Le droit à l'oubli numérique, un casse-tête juridique
Il n'est pas facile de se faire oublier sur le Net. Exemple : un adolescent laisse un commentaire grossier sur un blog. Quelques années plus tard, il cherche un emploi, et un employeur auquel il a envoyé son CV a l'idée de « googler » son nom et tombe dessus. Autre exemple : un homme sort de prison, parvient à retrouver une vie normale ; mais son passé reste affiché aux yeux de tous sur divers sites…

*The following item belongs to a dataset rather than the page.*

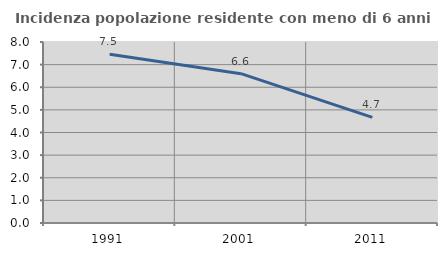
| Category | Incidenza popolazione residente con meno di 6 anni |
|---|---|
| 1991.0 | 7.459 |
| 2001.0 | 6.6 |
| 2011.0 | 4.672 |

Internet, dit-on, est un média « de flux » ; c'est oublier que c'est aussi un média de stock : à la différence des archives des journaux, les informations sur Internet restent visibles de façon permanente, comme gravées dans le marbre. Et peuvent empoisonner la vie de nombreuses personnes. D'où l'idée d'instaurer un « droit à l'oubli numérique ». Une belle idée dont la mise en application est un effroyable casse-tête.
Pour tenter de le résoudre, deux sénateurs, Yves Détraigne (MoDem) et Anne-Marie Escoffier (PRG), ont déposé au Sénat une proposition de loi. De son côté, Nathalie Kosciusco-Morizet, sécrétaire d'Etat chargée de la Prospection et du Développement de l'économie numérique, lui consacre un atelier de travail, demain, dans un amphithéâtre de Sciences-Po Paris. Objectif :
« Faire émerger des propositions concrètes
pour améliorer la protection de la vie privée des citoyens sur Internet. »
Qu'entend-on par « droit à l'oubli numérique » ?
Internet, explique sur le site Neteco Denis Ettighoffer, fondateur d'Eurotechnopolis Institut, est doté de ce qu'on appelle une mémoire éidétique, une mémoire totale. Tout y est préservé : bons et mauvais souvenirs, erreurs passées, écrits qu'on aimerait renier… Un véritable défi pour les libertés publiques :
« L'homme numérique doit pouvoir compter sur la loi pour faire effacer des données sur le Net qui pourraient être attentatoires à son intégrité morale, à sa liberté individuelle, à celle de sa famille, qui limiteraient ou tenteraient d'influencer ses activités privées, publiques ou professionnelles. »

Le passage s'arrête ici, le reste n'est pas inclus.